# Which mineralize skinfinish shade should I use?



## Ciara94 (Nov 14, 2013)

I went into a mac store a few weeks ago  and asked a girl working there to help me pick out the right colour foundation. She was kinda rude from the moment I asked her to help and because of her attitude I don't know whether to go with her opinion as I found her really rude and she acted like she would rather be anywhere else. I explained to her I used Mac Pro longwear in nw20 two years ago when my hair was platinum blonde and was wondering if I should go darker in foundation because my hair is now dark brown and I didnt want my face to look pale and washed out she told me to stick with the same foundation and when I asked her what powder shade to use  she said medium deep. I also asked on the live chat on the mac cosmetic website what shade I should be using and the woman there recommended light plus so I am confused with what colour to go with. Can anyone who uses nw20 please tell me what shade would work well for me because from what I have seen online there is quite the difference between the two recommended to me.


----------



## AllyDVon (Nov 24, 2013)

If you're NW20, I'm willing to bet you'd be Medium.


----------



## jaeljasmine (Nov 24, 2013)

Hmmmmm I would agree you are probably a medium. Or medium plus? I would suggest swatching both out on your jawbone to neck area and see which matches that area. I'm in the 20-25 range and those are the colors I wear, daily (depending on how much sun I've been in, time of year etc). Sorry she was rude!!! She should've offered to search you. Make sure you moisturize!! MSFs look gorgeous IMO but only if you're well moisturized!  take a friend and go swatching!


----------



## erine1881 (Dec 7, 2013)

NW20 would be a medium.

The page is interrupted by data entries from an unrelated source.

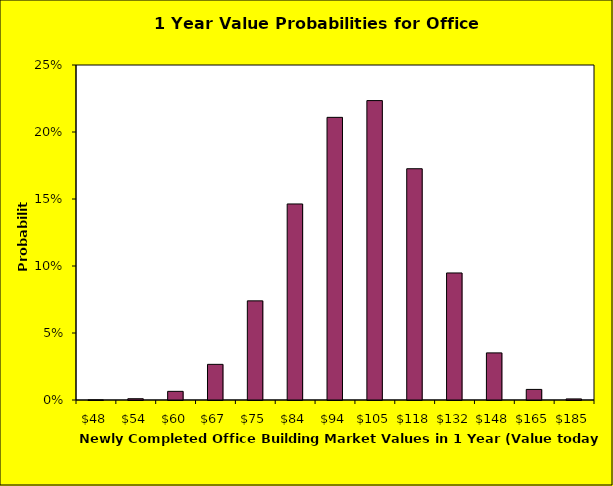
| Category | Series 1 |
|---|---|
| 48.02690759720768 | 0 |
| 53.732666895117 | 0.001 |
| 60.11628972400183 | 0.006 |
| 67.25830856738197 | 0.027 |
| 75.24882344059657 | 0.074 |
| 84.18863854599144 | 0.146 |
| 94.19053396659199 | 0.211 |
| 105.38068844129253 | 0.223 |
| 117.90027117055712 | 0.173 |
| 131.90722273402918 | 0.095 |
| 147.57824758718542 | 0.035 |
| 165.1110432733416 | 0.008 |
| 184.7267944735948 | 0.001 |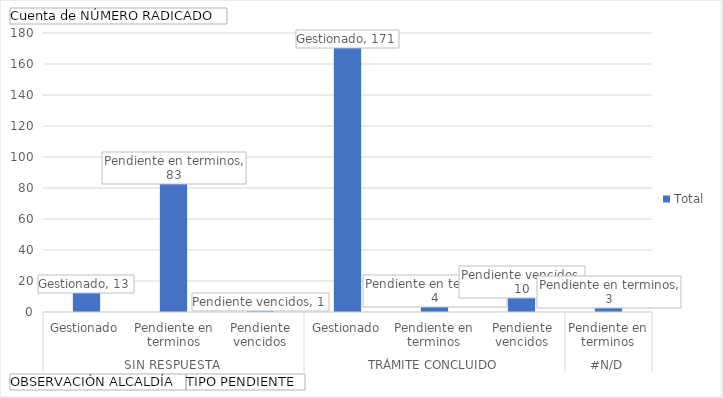
| Category | Total |
|---|---|
| 0 | 13 |
| 1 | 83 |
| 2 | 1 |
| 3 | 171 |
| 4 | 4 |
| 5 | 10 |
| 6 | 3 |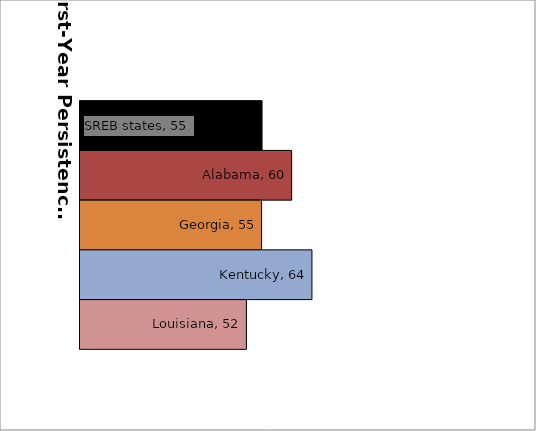
| Category | SREB states | Alabama | Georgia | Kentucky | Louisiana |
|---|---|---|---|---|---|
| 0 | 54.757 | 60.412 | 54.671 | 64.286 | 51.774 |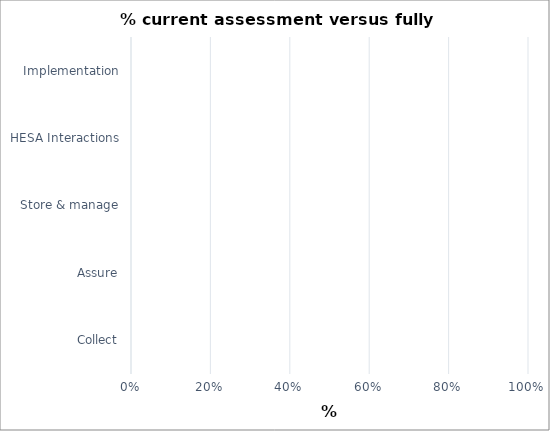
| Category | % readiness |
|---|---|
| Collect | 0 |
| Assure | 0 |
| Store & manage | 0 |
| HESA Interactions | 0 |
| Implementation | 0 |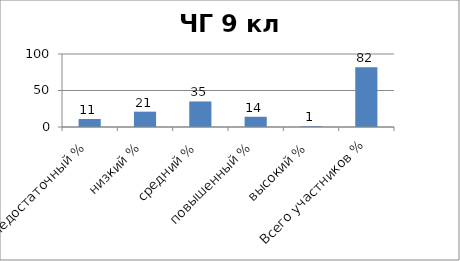
| Category | Series 0 |
|---|---|
| недостаточный % | 11 |
| низкий % | 21 |
| средний % | 35 |
| повышенный % | 14 |
| высокий % | 1 |
| Всего участников % | 82 |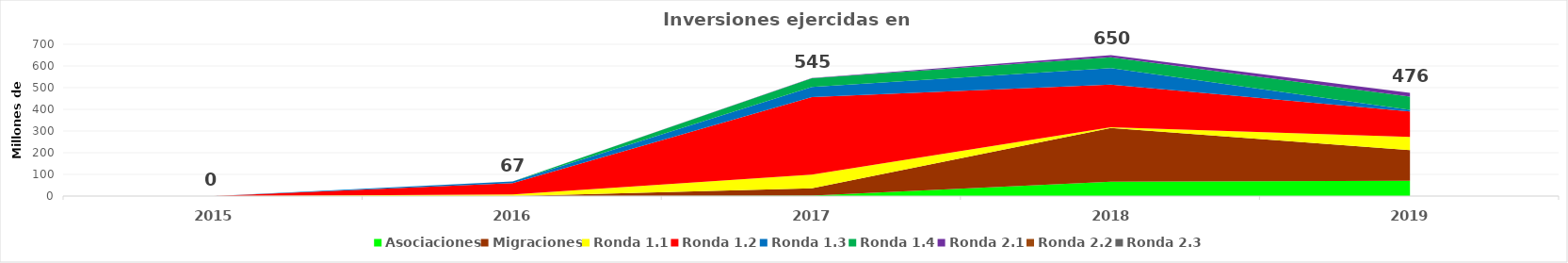
| Category | Series 9 |
|---|---|
| 2015.0 | 0.026 |
| 2016.0 | 67.155 |
| 2017.0 | 544.573 |
| 2018.0 | 650.293 |
| 2019.0 | 476.449 |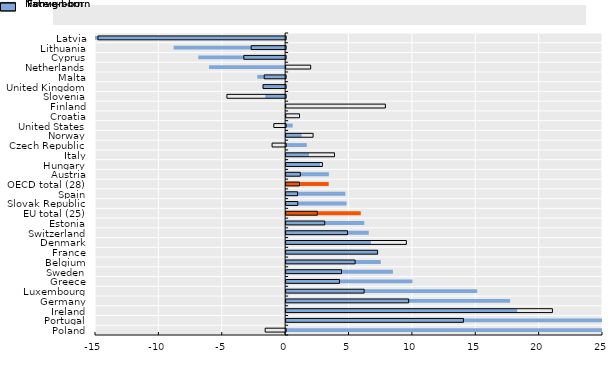
| Category | Foreign-born | Native-born |
|---|---|---|
| Poland | 26.343 | -1.613 |
| Portugal | 26.076 | 13.989 |
| Ireland | 18.232 | 21.009 |
| Germany | 17.673 | 9.671 |
| Luxembourg | 15.073 | 6.154 |
| Greece | 9.966 | 4.212 |
| Sweden | 8.425 | 4.371 |
| Belgium | 7.47 | 5.444 |
| France | 7.248 | 7.218 |
| Denmark | 6.691 | 9.486 |
| Switzerland | 6.522 | 4.846 |
| Estonia | 6.164 | 3.048 |
| EU total (25) | 5.889 | 2.462 |
| Slovak Republic | 4.768 | 0.921 |
| Spain | 4.674 | 0.906 |
| OECD total (28) | 3.358 | 1.053 |
| Austria | 3.371 | 1.118 |
| Hungary | 2.691 | 2.862 |
| Italy | 1.8 | 3.817 |
| Czech Republic | 1.628 | -1.068 |
| Norway | 1.219 | 2.129 |
| United States | 0.518 | -0.933 |
| Croatia | 0.045 | 1.056 |
| Finland | 0.03 | 7.833 |
| Slovenia | -1.569 | -4.632 |
| United Kingdom | -1.779 | -1.782 |
| Malta | -2.195 | -1.691 |
| Netherlands | -6.002 | 1.937 |
| Cyprus | -6.849 | -3.301 |
| Lithuania | -8.793 | -2.719 |
| Latvia | -16.602 | -14.806 |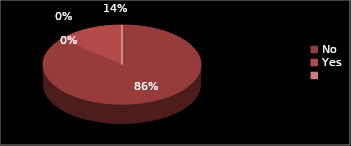
| Category | Series 0 |
|---|---|
| No | 44 |
| Yes | 7 |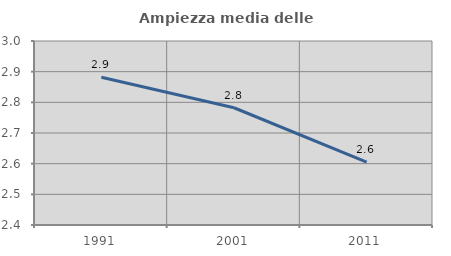
| Category | Ampiezza media delle famiglie |
|---|---|
| 1991.0 | 2.882 |
| 2001.0 | 2.782 |
| 2011.0 | 2.605 |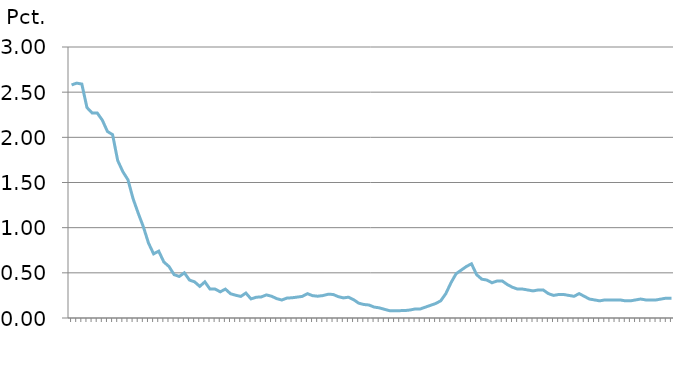
| Category | Restanceprocent |
|---|---|
| nan | 2.58 |
| nan | 2.6 |
| nan | 2.59 |
| 1991.0 | 2.33 |
| nan | 2.27 |
| nan | 2.27 |
| nan | 2.19 |
| 1992.0 | 2.064 |
| nan | 2.03 |
| nan | 1.743 |
| nan | 1.62 |
| 1993.0 | 1.53 |
| nan | 1.32 |
| nan | 1.16 |
| nan | 1.01 |
| 1994.0 | 0.83 |
| nan | 0.71 |
| nan | 0.74 |
| nan | 0.62 |
| 1995.0 | 0.57 |
| nan | 0.48 |
| nan | 0.46 |
| nan | 0.5 |
| 1996.0 | 0.42 |
| nan | 0.4 |
| nan | 0.35 |
| nan | 0.4 |
| 1997.0 | 0.32 |
| nan | 0.32 |
| nan | 0.29 |
| nan | 0.32 |
| 1998.0 | 0.269 |
| nan | 0.252 |
| nan | 0.239 |
| nan | 0.276 |
| 1999.0 | 0.211 |
| nan | 0.23 |
| nan | 0.233 |
| nan | 0.256 |
| 2000.0 | 0.241 |
| nan | 0.215 |
| nan | 0.199 |
| nan | 0.221 |
| 2001.0 | 0.224 |
| nan | 0.231 |
| nan | 0.239 |
| nan | 0.269 |
| 2002.0 | 0.247 |
| nan | 0.241 |
| nan | 0.248 |
| nan | 0.262 |
| 2003.0 | 0.261 |
| nan | 0.237 |
| nan | 0.223 |
| nan | 0.23 |
| 2004.0 | 0.203 |
| nan | 0.164 |
| nan | 0.149 |
| nan | 0.144 |
| 2005.0 | 0.121 |
| nan | 0.112 |
| nan | 0.097 |
| nan | 0.081 |
| 2006.0 | 0.08 |
| nan | 0.082 |
| nan | 0.082 |
| nan | 0.088 |
| 2007.0 | 0.1 |
| nan | 0.1 |
| nan | 0.12 |
| nan | 0.14 |
| 2008.0 | 0.16 |
| nan | 0.19 |
| nan | 0.27 |
| nan | 0.39 |
| 2009.0 | 0.49 |
| nan | 0.53 |
| nan | 0.57 |
| nan | 0.6 |
| 2010.0 | 0.48 |
| nan | 0.43 |
| nan | 0.42 |
| nan | 0.39 |
| 2011.0 | 0.41 |
| nan | 0.41 |
| nan | 0.37 |
| nan | 0.34 |
| 2012.0 | 0.32 |
| nan | 0.32 |
| nan | 0.31 |
| nan | 0.3 |
| 2013.0 | 0.31 |
| nan | 0.31 |
| nan | 0.27 |
| nan | 0.25 |
| 2014.0 | 0.26 |
| nan | 0.26 |
| nan | 0.25 |
| nan | 0.24 |
| 2015.0 | 0.27 |
| nan | 0.24 |
| nan | 0.21 |
| nan | 0.2 |
| 2016.0 | 0.19 |
| nan | 0.2 |
| nan | 0.2 |
| nan | 0.2 |
| 2017.0 | 0.2 |
| nan | 0.19 |
| nan | 0.19 |
| nan | 0.2 |
| 2018.0 | 0.21 |
| nan | 0.2 |
| nan | 0.2 |
| nan | 0.2 |
| 2019.0 | 0.21 |
| nan | 0.22 |
| nan | 0.22 |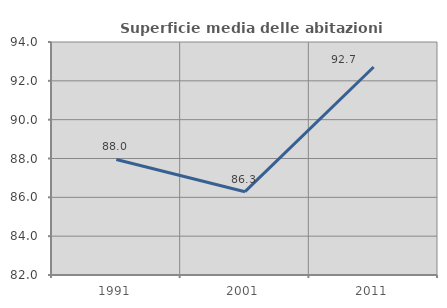
| Category | Superficie media delle abitazioni occupate |
|---|---|
| 1991.0 | 87.951 |
| 2001.0 | 86.291 |
| 2011.0 | 92.71 |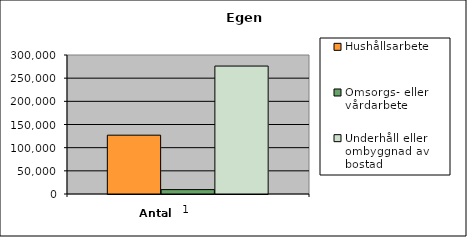
| Category | Hushållsarbete | Omsorgs- eller vårdarbete | Underhåll eller ombyggnad av bostad |
|---|---|---|---|
| 0 | 126966 | 9446 | 276155 |

And for future reference, incase you decide to colour your hair again, you foundation (and powder) shade will remain the same, regardless of what colour your hair is. It only changes if your skintone changes.


----------



## Uptownbackinit (Dec 10, 2013)

I'm NW20 Light plus, or medium is the color to go!


----------



## LotusEater00 (Dec 12, 2013)

Whith a tan I wear nw20 studio fix powder foundation with the light plus over top.


----------



## DMcG9 (Dec 12, 2013)

I just got my first MSFN and am Light Plus on NW20.


----------